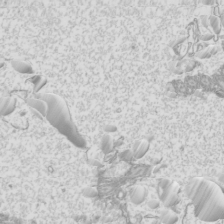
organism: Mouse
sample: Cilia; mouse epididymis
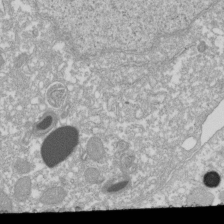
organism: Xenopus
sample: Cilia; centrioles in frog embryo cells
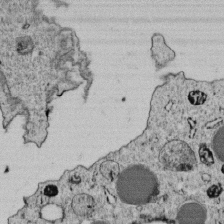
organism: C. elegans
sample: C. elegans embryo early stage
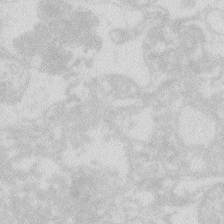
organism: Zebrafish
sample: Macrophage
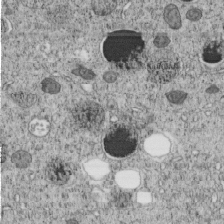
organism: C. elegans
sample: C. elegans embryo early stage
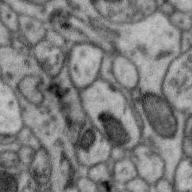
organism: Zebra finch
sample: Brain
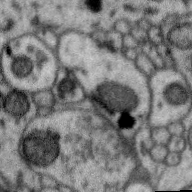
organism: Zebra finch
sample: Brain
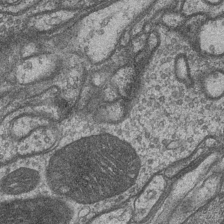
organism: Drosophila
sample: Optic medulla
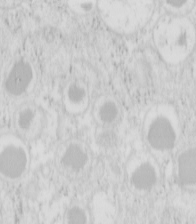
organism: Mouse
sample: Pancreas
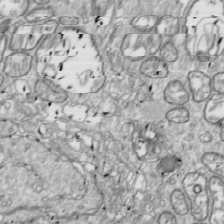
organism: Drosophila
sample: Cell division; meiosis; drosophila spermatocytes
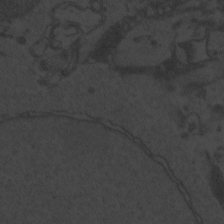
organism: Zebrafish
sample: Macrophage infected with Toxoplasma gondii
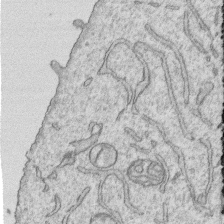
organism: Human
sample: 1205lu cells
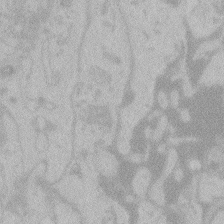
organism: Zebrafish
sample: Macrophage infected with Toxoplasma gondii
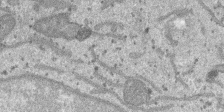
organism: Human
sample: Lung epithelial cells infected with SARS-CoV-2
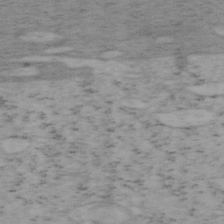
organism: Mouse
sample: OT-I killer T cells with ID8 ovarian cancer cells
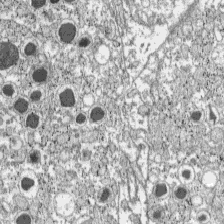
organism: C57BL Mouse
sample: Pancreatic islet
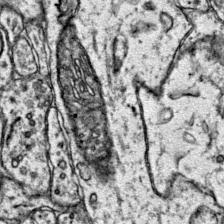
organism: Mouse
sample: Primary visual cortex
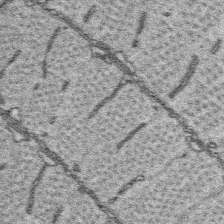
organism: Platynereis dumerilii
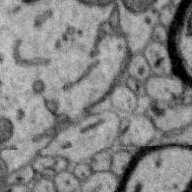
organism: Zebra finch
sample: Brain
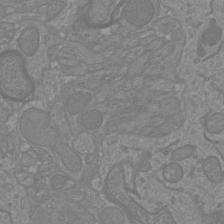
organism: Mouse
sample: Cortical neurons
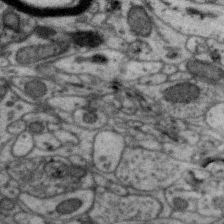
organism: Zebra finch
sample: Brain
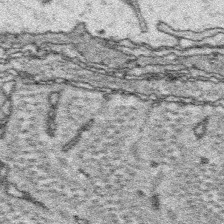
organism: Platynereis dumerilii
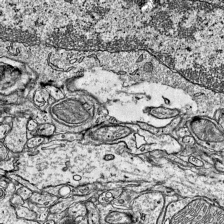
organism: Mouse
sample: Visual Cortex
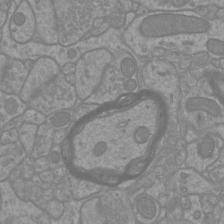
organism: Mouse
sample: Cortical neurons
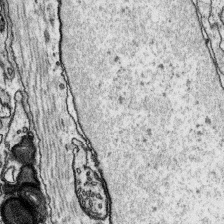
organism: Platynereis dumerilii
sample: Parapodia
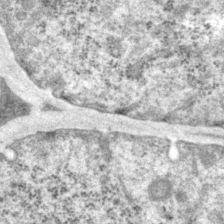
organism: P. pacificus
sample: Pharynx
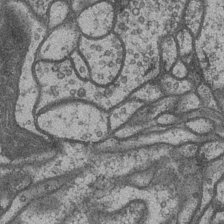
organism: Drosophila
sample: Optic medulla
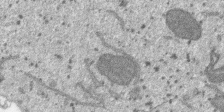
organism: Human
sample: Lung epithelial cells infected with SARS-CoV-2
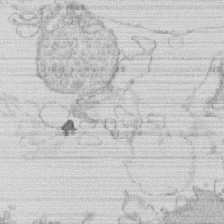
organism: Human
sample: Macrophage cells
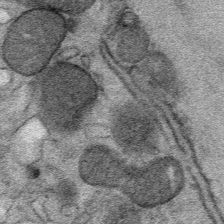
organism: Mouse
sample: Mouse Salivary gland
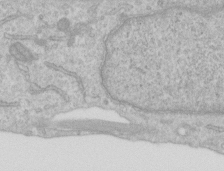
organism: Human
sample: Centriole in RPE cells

● ● ● ● ● ● ●

When you copy the data, keep every line exact and leave out each picture.

organism: Mouse
sample: Cilia; mouse epididymis
organism: Xenopus
sample: Cilia; centrioles in frog embryo cells
organism: C. elegans
sample: C. elegans embryo early stage
organism: Zebrafish
sample: Macrophage
organism: C. elegans
sample: C. elegans embryo early stage
organism: Zebra finch
sample: Brain
organism: Zebra finch
sample: Brain
organism: Drosophila
sample: Optic medulla
organism: Mouse
sample: Pancreas
organism: Drosophila
sample: Cell division; meiosis; drosophila spermatocytes
organism: Zebrafish
sample: Macrophage infected with Toxoplasma gondii
organism: Human
sample: 1205lu cells
organism: Zebrafish
sample: Macrophage infected with Toxoplasma gondii
organism: Human
sample: Lung epithelial cells infected with SARS-CoV-2
organism: Mouse
sample: OT-I killer T cells with ID8 ovarian cancer cells
organism: C57BL Mouse
sample: Pancreatic islet
organism: Mouse
sample: Primary visual cortex
organism: Platynereis dumerilii
organism: Zebra finch
sample: Brain
organism: Mouse
sample: Cortical neurons
organism: Zebra finch
sample: Brain
organism: Platynereis dumerilii
organism: Mouse
sample: Visual Cortex
organism: Mouse
sample: Cortical neurons
organism: Platynereis dumerilii
sample: Parapodia
organism: P. pacificus
sample: Pharynx
organism: Drosophila
sample: Optic medulla
organism: Human
sample: Lung epithelial cells infected with SARS-CoV-2
organism: Human
sample: Macrophage cells
organism: Mouse
sample: Mouse Salivary gland
organism: Human
sample: Centriole in RPE cells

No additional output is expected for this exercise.